Terraform is relatively intuitive to understand and its learning curve isn’t bad. However, it does lack the flexibility of a programming language, which is where Pulumi steps in. Pulumi offers a complete Software Develop Kit (SDK) and allows you to write and implement IaC using a variety of languages (think Typescript, JavaScript, Python, Go, or even C#). This flexibility allows for writing loops, conditionals, functions, classes, and more. Plus, it gives developers the ability to use their familiar integrated development environment (IDE) features to validate code and reduce errors. The code can be linted and tests can be written to assess code coverage, all of which result in higher levels of confidence that the code is performing as intended. Languages such as Typescript are compiled before runtime, thus minor errors such as typographical errors can be easily caught and fixed before runtime.

A code snippet for creating an AWS EC2 instance in Typescript using Pulumi is shown below:

import * as aws from "@pulumi/aws";
import * as pulumi from "@pulumi/pulumi";

const amiId = aws.ec2.getAmi({
  owners: ["amazon"],
  mostRecent: true,
  filters: [{
    name: "name",
    values: ["amzn2-ami-hvm-2.0.????????-x86_64-gp2"],
  }],
}, { async: true }).then(ami => ami.id);

const group = new aws.ec2.SecurityGroup("allow-tls", {
  ingress: [
    { protocol: "tcp", fromPort: 443, toPort: 443, cidrBlocks: ["0.0.0.0/0"]},
  ],
});

const server = new aws.ec2.Instance("web", {
  ami: amiId,
  instanceType: aws.ec2.InstanceType.T2_Micro,
  vpcSecurityGroupIds: [ group.id ],
});

By default, Pulumi will use the hosted Pulumi Service backend, which requires a Pulumi account, however, alternative backends (e.g. local/AWS S3) are available that eliminate the dependence on Pulumi's managed offering.

See here for a more in-depth tutorial on using Pulumi with AWS.

Both tools serve their purpose to implement IaC, and the decision between them will really boil down to your specific needs. When choosing a tool, it’s important to consider the number of years of experience the team has with working with full fledged programming languages, as well as the longer term maintainability of the code/tool. Apart from these two cloud-agnostic tools, there are also CSP-specific IaC tools and templates (AWS CloudFormation, Azure ARM templates, Google Cloud Platform IaC). Each CSP has their own specific format and rules for writing templates, with most of them formatted in JSON without the portability to ship across CSPs. One advantage of using a CSP-specific template is that many CSPs have prepared templates readily available for use. However, be aware that this may come at a cost when clients decide to switch to a new CSP and you have to start again from scratch.

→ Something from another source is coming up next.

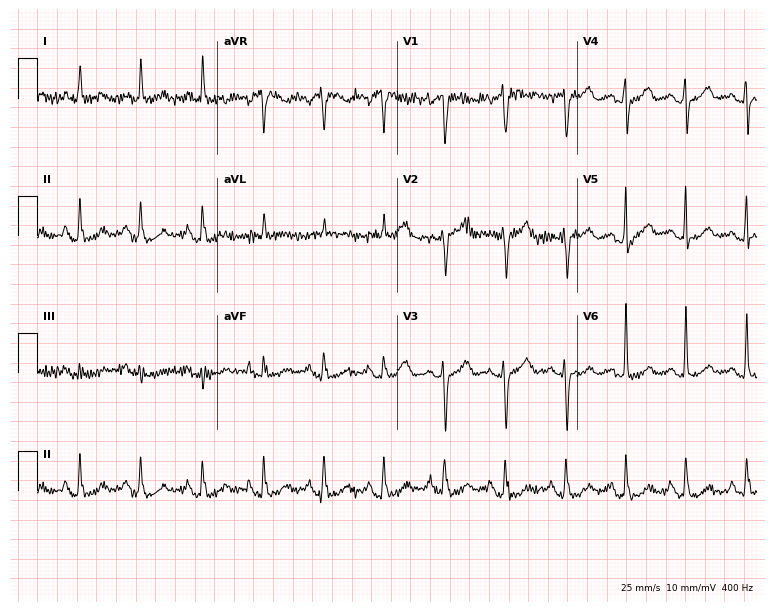
12-lead ECG from a female patient, 72 years old. No first-degree AV block, right bundle branch block, left bundle branch block, sinus bradycardia, atrial fibrillation or sinus tachycardia recorded for this tracing. Findings outside these six are not listed.

At CTG, we utilize and employ IaC across many of our client projects. By managing resources with Terraform, we can quickly upgrade, patch, modify, and destroy common resources (EC2 instances, S3 buckets, IAM policies, relational databases, etc.) in a declarative fashion. In addition, we also use Terraform to manage our company’s own internal Kubernetes infrastructure. It is on this infrastructure where we host many of our public projects. As strong proponents of IaC, we believe that what can be easily seen can also be easily tracked, and thus easier to understand and manage. Infrastructure as Code gives us the confidence and speed needed to quickly and uniformly manage robust cloud deployments for our work.